After spending almost a decade on remand, 37-year-old Dwayne Bramble walked out the Hall of Justice in Port-of-Spain a free man yesterday, as Justice Gillian Lucky stayed his indictment over the police’s failure to find the State’s main witness against him.
Lucky ruled that homicide detectives who charged Bramble with murdering former Unemployment Relief Programme (URP) foreman Brandon Duke in 2007, had failed to take reasonable steps to locate his (Duke) son Lyndon.
As a result, Lucky denied an application from State prosecutors to tender his witness statement into evidence in lieu of him testifying and being cross-examined. The process is frequently used when witnesses die or leave the country before trial. A similar application was allowed during Bramble’s preliminary inquiry and at his first trial in 2014, which ended in a hung jury.

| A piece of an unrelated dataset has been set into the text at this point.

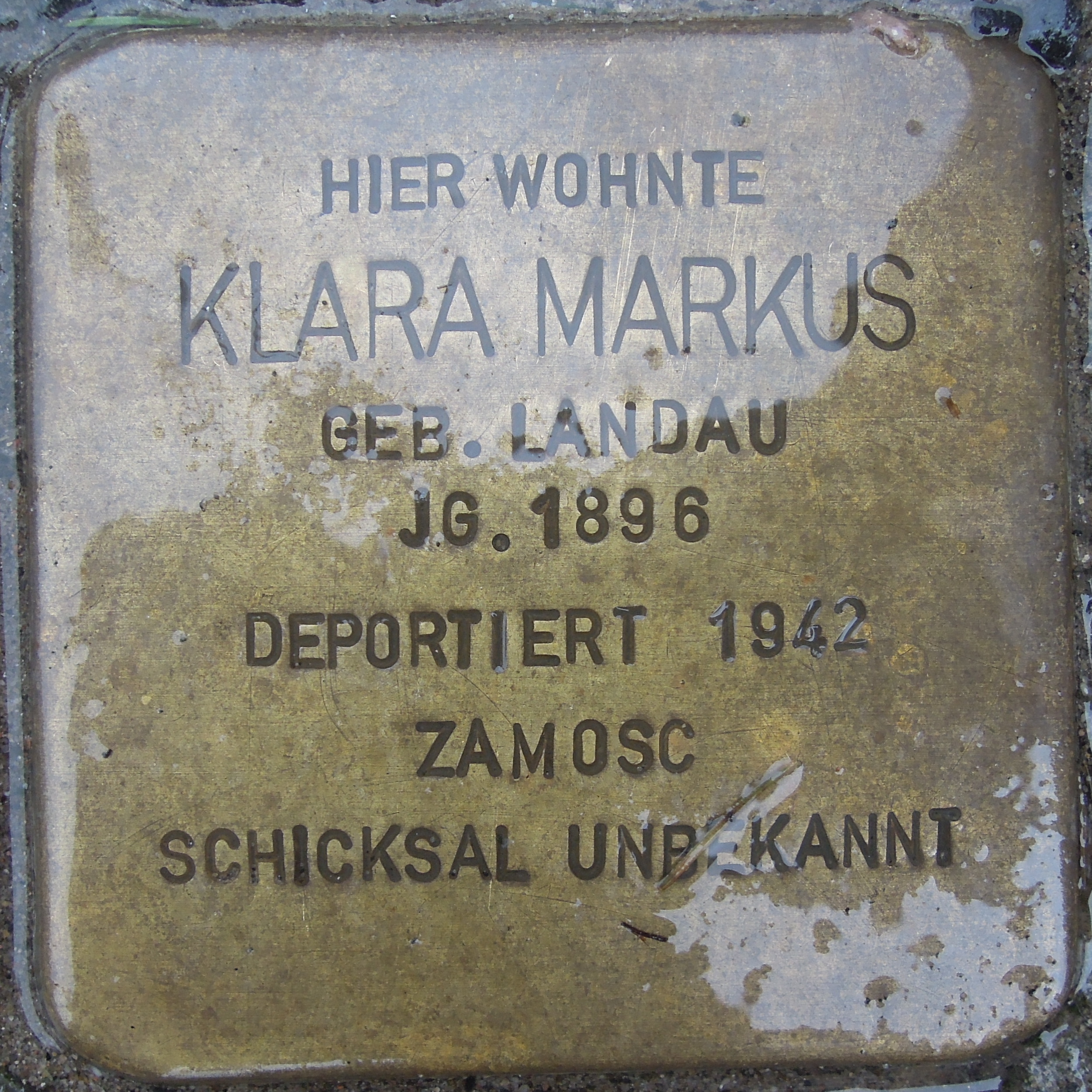 Stolperstein Hattingen Bahnhofstraße 6 für Klara Markus
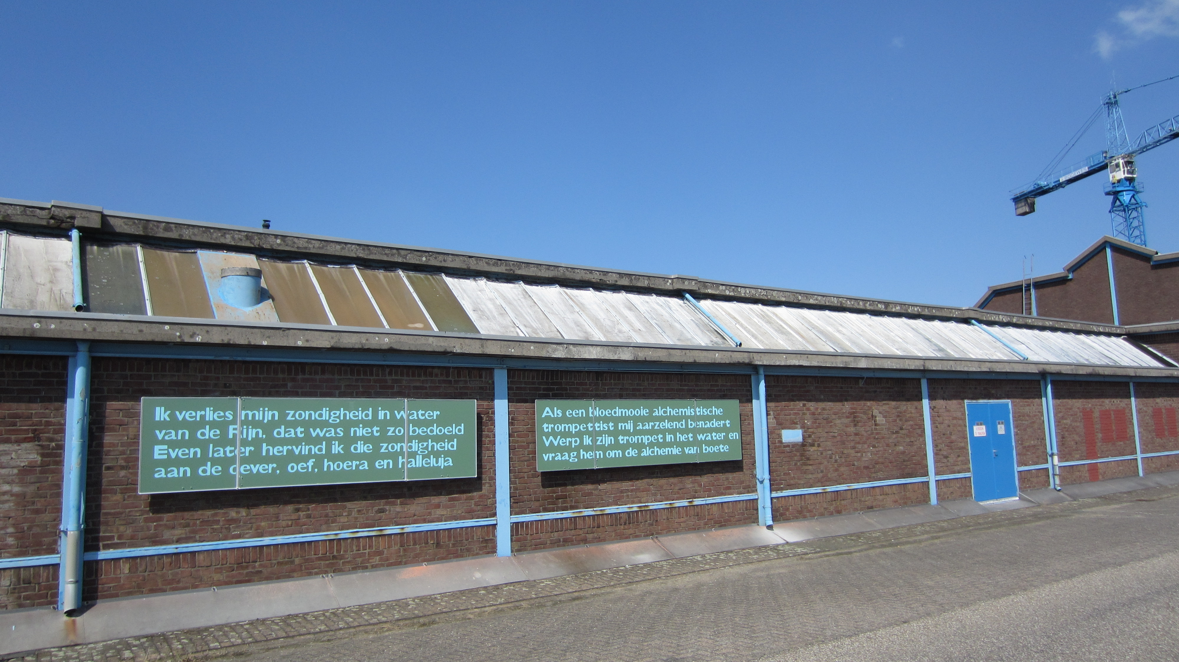 Gedicht van Delphine Lecompte in Millingen aan de Rijn, tijdens de poëzieroute Rivieren langs de verzen (2014).

Lucky noted that police merely did surveillance on the 19-year-old’s home and only spoke to his grandmother, which were the same steps they took during the inquiry and previous trial.
She also agreed with Bramble’s lawyers that police should have increased their attempts to locate Lyndon earlier this year and should not have waited until two months before the trial was due to begin. She also suggested that social media service Facebook could have been used to attempt to locate Lyndon.
“Things should and could have been done earlier and the court can not turn a blind eye to this delay,” Lucky said. Duke, of Upper Fairley Street, Tunapuna, was killed in a shooting on May 25, 2007. Duke had taken his son to a parlour in the community to purchase a soft drink and was ambushed by a gunman, who shot him several times.
Duke’s son escaped unscathed and allegedly identified Bramble, of Achong Trace, Balthazar Street, Tunapuna, as the gunman. Bramble was represented by Evans Welch and Kelston Pope.